Ни в латинском, ни в греческом языках нет слова, соответствующего тому, что мы разумеем под словом публика. Есть слова, обозначающие народ, собрание граждан вооруженных или невооруженных, избирательный корпус, все разновидности толпы. Но какому писателю древности могло прийти на ум говорить о своей публике? Все они не знали ничего, кроме своей аудитории в залах, нанимаемых для публичных чтений, где поэты, современники Плиния Младшего, собирали немногочисленную сочувственную толпу. Что же касается тех немногочисленных читателей манускриптов, переписанных в нескольких десятках экземпляров, то они не могли сознавать, что составляют общественный агрегат, который составляют теперь читатели одной и той же газеты и даже иногда одного и того же модного романа. Была ли публика в Средние века? Нет, но в эти времена были ярмарки, паломничества, беспорядочные скопища, охваченные благочестивыми или воинственными чувствами, гневом или паникой. Возникновение публики стало возможным не раньше начала широкого распространения книгопечатания в XVI в. Передача силы на расстоянии – ничто по сравнению с передачей мысли на расстоянии. Не есть ли мысль – социальная сила по преимуществу? Вспомните idtees-forces Фулье. Когда Библия была в первый раз издана в миллионах экземпляров, то обнаружилось в высшей степени новое и богатое неисчислимыми последствиями явление, а именно благодаря ежедневному и одновременному чтению одной и той же книги, т. е. Библии, соединенная масса ее читателей почувствовала, что составляет новое социальное тело, отделенное от церкви. Но эта нарождающаяся публика сама еще была только отдельной церковью, с которой она смешивалась; слабость протестантизма и заключается в том, что он был одновременно публикой и церковью, двумя агрегатами, управляемыми различными принципами и по самому существу своему непримиримыми. Публика как таковая выделилась более ясно только при Людовике XIV. Но и в эту эпоху если и были толпы, не менее стремительные, нежели теперь, и не менее значительные, при коронованиях монархов, на больших празднествах, при бунтах, возникавших вследствие периодических голодовок, то публика составлялась из незначительного количества избранных honnеtes gens, которые читали свой ежемесячный журнал, в особенности же книги, небольшое количество книг, написанных для небольшого количества читателей. И кроме того, эти читатели были по большей части сгруппированы если не при дворе, то вообще в Париже.
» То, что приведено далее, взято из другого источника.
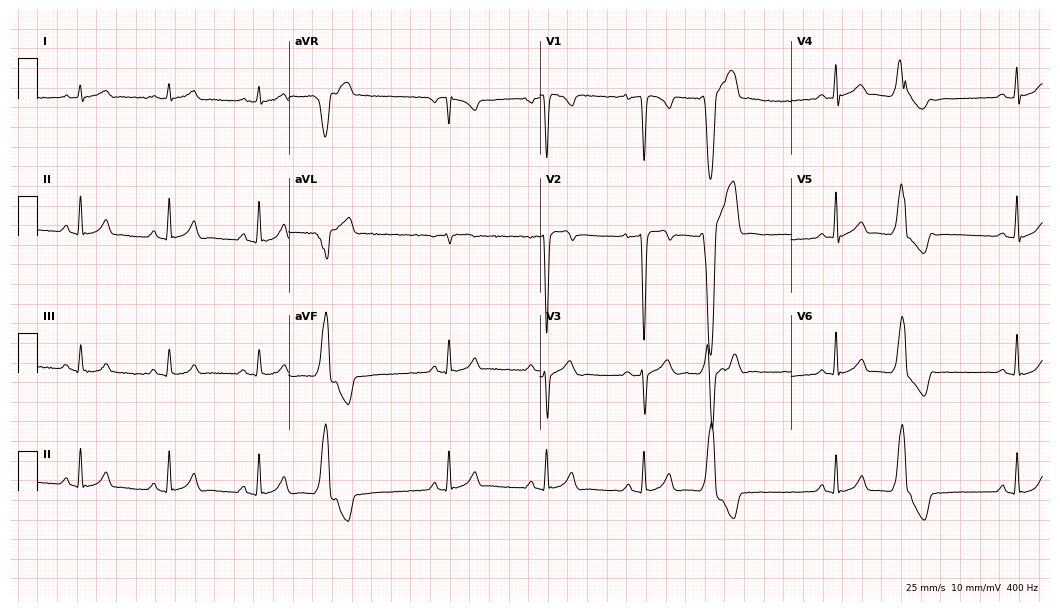
Standard 12-lead ECG recorded from a 27-year-old male patient (10.2-second recording at 400 Hz). None of these six findings is recorded: first-degree AV block, right bundle branch block (RBBB), left bundle branch block (LBBB), sinus bradycardia, atrial fibrillation (AF), sinus tachycardia.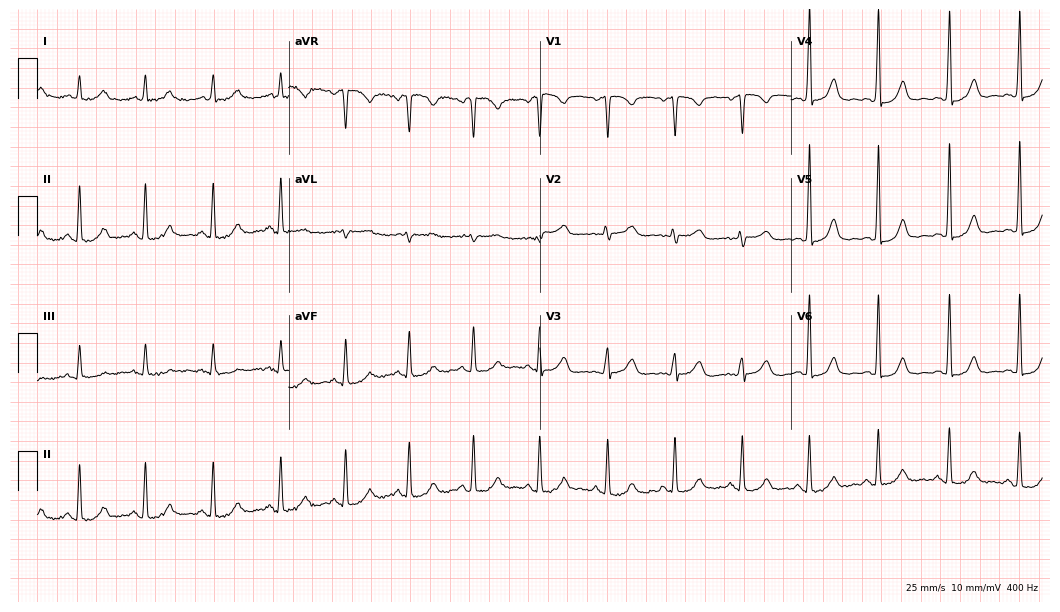
12-lead ECG from a 44-year-old female. Labelled as a normal ECG.

В XVIII в. эта публика быстро растет и раздробляется. Я не думаю, чтобы до Бейля существовала философская публика, которая отличалась бы от большой литературной публики или начала от нее отделяться; я не могу назвать публикой группу ученых, хотя они и были объединены, несмотря на свою разбросанность по различным провинциям и государствам, однородными изысканиями и чтением одних сочинений; эта группа была так малочисленна, что они все поддерживали между собой письменные сношения и черпали в этих личных сношениях главную пищу для своего научного общения. Публика в специальном смысле начинает обрисовываться с того трудно поддающегося точному определению момента, когда люди, преданные одной и той же науке, стали слишком многочисленны для того, чтобы лично сноситься друг с другом, и могли почувствовать завязывающиеся между ними узы солидарности только при помощи достаточно частых и регулярных сношений, не имеющих личного характера. Во второй половине XVIII в. зарождается политическая публика, растет и вскоре, разлившись, поглощает, как река свои притоки, все другие виды публики – литературную, философскую, научную. Однако до революции жизнь публики была малоинтенсивна сама по себе и получает значение только благодаря жизни толпы, с которой она еще связана вследствие необыкновенного оживления салонов и кафе.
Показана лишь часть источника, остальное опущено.